Life Changes Colors
There was dancing …
Some years back, I spent a night of celebration dancing with my daughters and daughter-in-law. It was amazing. And I think they had fun too. Somewhere along the line I realized I had never danced with my daughters before. Ever. On one hand, it made me feel great. But on the other hand, it made me very sad. I knew I had to write a song about it. Life Changes Colors is that song.
My wife, Martha, is without question my most helpful and constructive critic. I told her about my idea and Marth’s response was something along the lines of “but it won’t be about actual dancing, right?”. To which my mouth said “well, not exactly”, while my mind said “well … yeah”. It was her way of asking, where will the depth come from? Which of course was a valid question.
Enter the double entendre. I’d never written an entire song with a double meaning before, but this seemed like a logical technique to try. The double entendre is fairly common in songwriting. The lyrics are written on a light, even superficial level, while the reader/listener wonders … what do they really mean?
The Beatles were masters of the technique. What in the world was Yellow Submarine all about? Was Lucy In the Sky With Diamonds about LSD? I Am The Walrus? Wut? Who was Sergeant Peppers, and did he really have a Lonely Hearts Club Band? They became so proficient at it, we assumed that nearly everything they wrote had a double meaning and started playing their records backwards just to be sure we didn’t miss anything. Of course they were songwriting geniuses, and I’m certainly not … but I still wanted to give it a try.
The first verse
There you sit by yourself, all alone The fun's just dancin' by Sure, it's true you don't have any moves So, you don't even try
Full disclosure. The first verse is about me. There’s no question it accurately describes the position I’ve found myself in many times, watching the party on a wedding reception dance floor. In the spirit of the double entendre, I’ll leave interpreting the deeper meaning to you. But it’s pretty accurate too.
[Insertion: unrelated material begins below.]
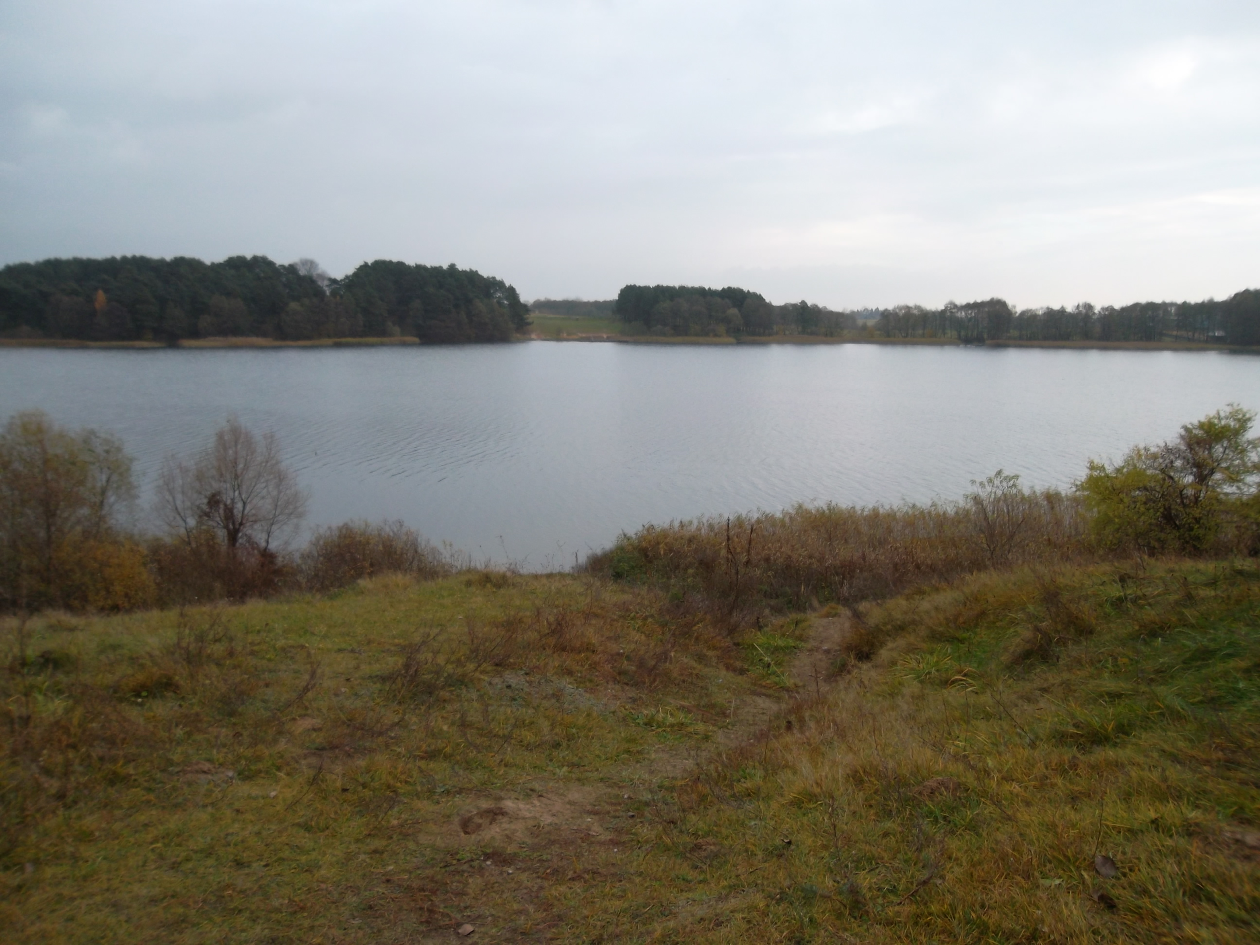 Ežeras Orija, Kalvarijos sav.

I do want to talk about the chorus a bit though, because it relates directly to what I’ve been experiencing.
Don’t be shy nobody really cares Close your eyes no one is even there Life gets better if we just let go and take a chance Life Changes Colors when we dance
Walking through life, just as on a crowded dance floor, we’re alone – but not alone. Sometimes we’re uncomfortable when we don’t need to be. Sometimes we’re scared when we don’t need to be. The people who love us don’t care if our dance moves are clumsy. They’re just happy we joined the party. Speaking for myself, my life efforts feel pretty clumsy, more often than not. Particularly, my current efforts. But I’m so thankful and appreciative that so many people have made it clear that they don’t care about that. While it’s so tempting to allow success or failure to be defined by external, commercial measurements, I’ve chosen to view it differently. I’m just asking myself whether my life is changing colors or not. And it is. While sometimes it feels pretty lonely – I know I’m not alone. At all. And that makes me very thankful and humbled.
So where did the music start?
Before I tell you where the music began, I need to explain something that I’m certain is true for every musician and songwriter. We all have artistic ideas that have long been lost in the Great Sea of Forgetfulness. Lyrics, chords, solos, arrangements, themes … you name it, we’ve forgotten it. That’s why musicians go to bed with notebooks on the side table. And songwriters leave singing voice mails to themselves. I still have discs from my first Atari. I need to find a working Atari 1040 because I have an idea on one of those discs that I’ve hopelessly forgotten. It’s maddening. So, when we get an idea, somehow, someway, we need to grab it.
One more thing I should tell you. You never know what is going to conjure up an idea. You just have to go with it.
I usually start with the groove
The music for Life Changes Colors started with me brushing my teeth. My electric tooth brush was laying down a particularly groovy beat one morning and the next thing I knew there was a guitar lick going on in my head. Fortunately, I was alone because it was probably an embarrassing sight. But this was a new lick for me, and I knew I needed to catch it. Right now. I rushed downstairs, grabbed my guitar, and picked this out.
I mentioned a couple of posts ago that Elvin Bishop was a major influence on me back in my formative years. Right away this struck me as a good place to go for that classic, live, good-time Elvin Bishop vibe. I think all the players bought into that. Luke DeJaynes played drums and guitar, Mark DeJaynes played bass, and Steve Dee played guitar. For the solo, I was originally thinking guitar. I don’t have a very deep bag of tricks when it comes to soloing, but it occurred to me that this might be the spot on the record to pay homage to the unquestioned dominant influencer of my piano playing – Leon Russell.
We played this one pretty much straight up – no special instrumentation or production. I wanted it to sound live, just like a band would play it on stage. As I’m discovering from industry folk, that’s apparently old school. I can live with that … I just hope it makes you feel like dancin’.